Hello,

I would like to ask what is the ADC resolution (number of bits) of an 8510 system and a PNA system? What are the quantization steps of the calibrated VNA? Do they depend on the source power setting and the maximum input power? Are the ADCs in the 8510 and the PNA linear or logarithmic?

I somehow feel that quantization errors are not of great importance for VNA measurements but I really like to know how big they are actually .

Best Regards,

Johannes

I would like to ask what is the ADC resolution (number of bits) of an 8510 system and a PNA system? What are the quantization steps of the calibrated VNA? Do they depend on the source power setting and the maximum input power? Are the ADCs in the 8510 and the PNA linear or logarithmic?

I somehow feel that quantization errors are not of great importance for VNA measurements but I really like to know how big they are actually .

Best Regards,

Johannes

In the 8510, I'm not sure. I'll leave it to someone else to answer, but I would guess 14 bits. The 8510 had synchronous detectors, so that the signal was converted to I and Q outputs (real and imaginary) and these DC signals were digitized. Everything was done in linear voltage, and the log applied mathematically.

The question is not easy to answer for the PNA, because of the ADC technnology used. There were different ADCs used in different versions, typically 14 or 15 effective bits, but earlier versions used "step gain" in front of the ADC so that the bits are extended by the step gain value. During measurment, the size of the signal is determined, and step gain is added if the signal is small so that the ADC range is extended. In the newer versions, an ADC dithering signal is added, which adds noise into the ADC, where the noise is shaped to be only at higher frequencies, then the digital filter removes the noise and leaves only the signal. In this way, quantization errors are essentially eliminated (the noise "smears" the quantization). These ADCs have about 16 effective bits, but we refer instead to the S/N range, which is about 133 dB in a 10 Hz BW. The dithering eliminates quantization errors, so the noise floor is limited only by averaging and effective BW, both of which can be extended. These systems are highly oversampled, and complex digital filtering techniques can be used for a wide range of signal processing functions. For example, in the PNA-X, the final down conversion is done completely digitally, and the final IF is set by an NCO (numberically controlled oscillator) in the DSP, so it is really like a software defined IF.
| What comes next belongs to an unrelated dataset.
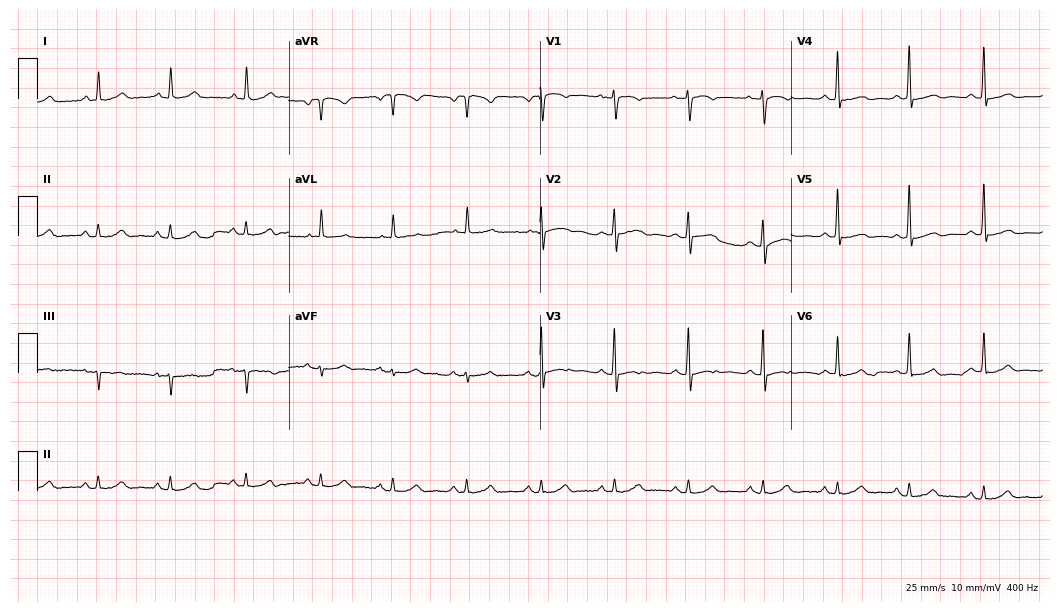
12-lead ECG from a 62-year-old female patient (10.2-second recording at 400 Hz). No first-degree AV block, right bundle branch block, left bundle branch block, sinus bradycardia, atrial fibrillation or sinus tachycardia recorded for this tracing.

For most systems, the PNA max power is about +13-+15 dBm at the test port, which will cause the ADC to limit, but this can be extended by adding receiver attenuation, and at higher frequency, conversion loss roll-off of the first IF extends the ADC clip level. In addition, we add IF step gain per band to optimize the the IF response to create a more conisitent IF level at the ADC input. So, normal rules don't apply for figuring out digitization errors as we apply a lot of adaptive compensations to the results. Your best bet for understanding these effects is to use the VNA uncertainty calculator which includes noise floor and linearity effeects.